• Instructions for the task:
Transcribe all of the records, leaving out any pictures.

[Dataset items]
•••
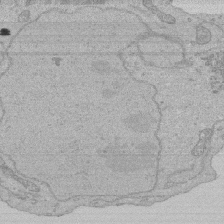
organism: Human
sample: Activated Jurkat CD4+ T cells
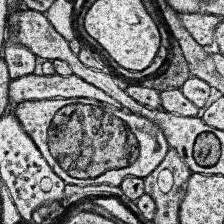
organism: Human
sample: Temporal Lobe
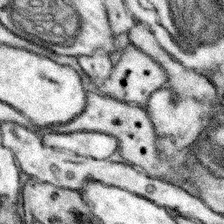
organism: Mouse
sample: Somatosensory cortex neuropil
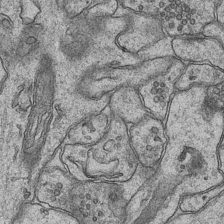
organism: Mouse
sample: CA1 Hippocampus
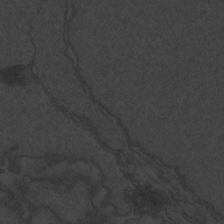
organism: Zebrafish
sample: Macrophage infected with Toxoplasma gondii
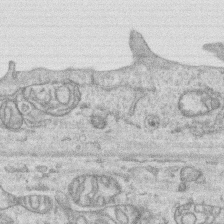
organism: Human
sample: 1205lu cells
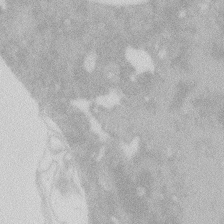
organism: Zebrafish
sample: Macrophage
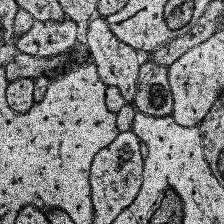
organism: Human
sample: Temporal Lobe
•••
• Output of the exercise:
organism: Human
sample: Activated Jurkat CD4+ T cells
organism: Human
sample: Temporal Lobe
organism: Mouse
sample: Somatosensory cortex neuropil
organism: Mouse
sample: CA1 Hippocampus
organism: Zebrafish
sample: Macrophage infected with Toxoplasma gondii
organism: Human
sample: 1205lu cells
organism: Zebrafish
sample: Macrophage
organism: Human
sample: Temporal Lobe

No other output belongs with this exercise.